Integrantes do Planalto e ministros do STF avaliam que o deputado Arthur Lira articulou a versão mais radical da PEC da Blindagem. O texto, apresentado em reunião tumultuada na Câmara, condiciona investigações contra parlamentares à autorização prévia do Legislativo. O episódio gerou desgaste para Lira e expôs fragilidades do presidente da Casa, Hugo Motta.
Discussão tumultuada e reação do STF
A apresentação da versão mais radical da PEC da Blindagem ocorreu na noite de quarta-feira (27), durante reunião na residência oficial da Presidência da Câmara. Deputados presentes relataram que o relator Lafayette Andrada afirmou, indignado, não ter escrito o texto e se recusou a assinar o relatório. O clima ficou ainda mais tenso quando um parlamentar enviou a minuta ao ministro do Supremo, que cobrou explicações de Hugo Motta. O presidente da Câmara, irritado, repreendeu o vazamento e, após críticas de líderes como Mário Heringer, decidiu não colocar a PEC em votação.
Para ministros do STF e membros do governo Lula, Lira e Elmar Nascimento atuaram em causa própria, buscando proteção contra investigações. O texto defendido por eles ampliava as prerrogativas dos parlamentares, exigindo aprovação do Legislativo para abertura de qualquer inquérito policial. Antes, o acordo entre líderes previa apenas a retomada das regras da Constituição de 1988, que impediam processos judiciais sem autorização, mas não investigações.
O episódio desgastou a imagem de Lira junto ao STF, enquanto o governo Lula manteve distância do tema, reforçando que a pauta não é do Executivo.

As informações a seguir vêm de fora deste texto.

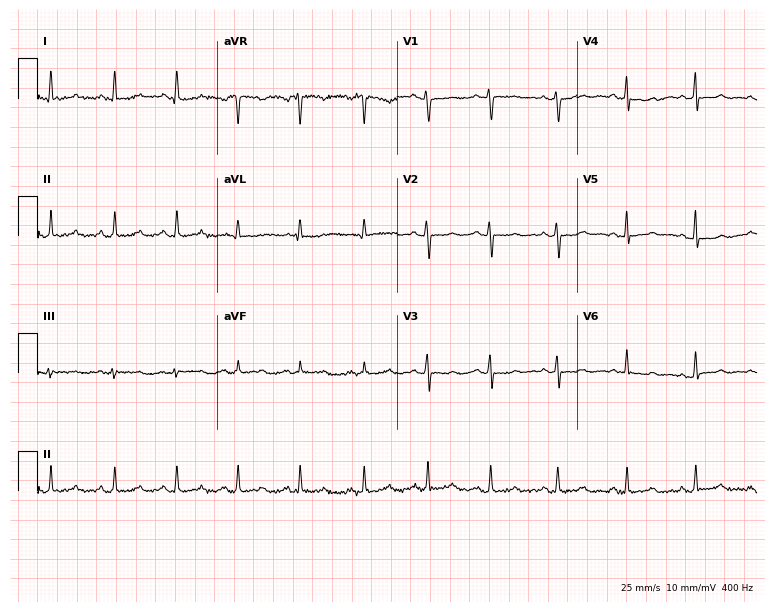
Resting 12-lead electrocardiogram (7.3-second recording at 400 Hz). Patient: a female, 46 years old. None of these six findings is recorded: first-degree AV block, right bundle branch block, left bundle branch block, sinus bradycardia, atrial fibrillation, sinus tachycardia. Other findings, if any, are not listed.

Reforma do IR e cenário político
Paralelamente, a reforma do Imposto de Renda relatada por Arthur Lira teve urgência aprovada e pode ser votada em breve. Há receio de que o Centrão, em parceria com a oposição, retalie o governo durante a votação da proposta que amplia a isenção para quem ganha até R$ 5 mil. A preocupação é que eventuais mudanças, como retirar a taxação sobre alta renda ou ampliar demais a faixa de isenção, impactem as contas públicas e forcem um veto do presidente Lula.
Apesar das tensões, Lira não é visto como adversário do Planalto. Um aliado de Lula afirmou que o deputado “não tem feito nada de mal para o governo” e busca se eleger senador por Alagoas. A aprovação da isenção do IR sem alterações ajudaria Lira em suas pretensões eleitorais.
Enquanto isso, Hugo Motta é percebido no governo como um presidente sem orientação clara, pressionado por diferentes grupos e incapaz de definir prioridades. Relatos indicam que Lula se dispõe a ajudar Motta, mas o presidente da Câmara insiste em atender a todos os partidos, dificultando o controle da Casa. Há uma percepção crescente de que os líderes do Centrão carecem de força política e visão estratégica para apoiar Motta e recuperar o comando da Câmara.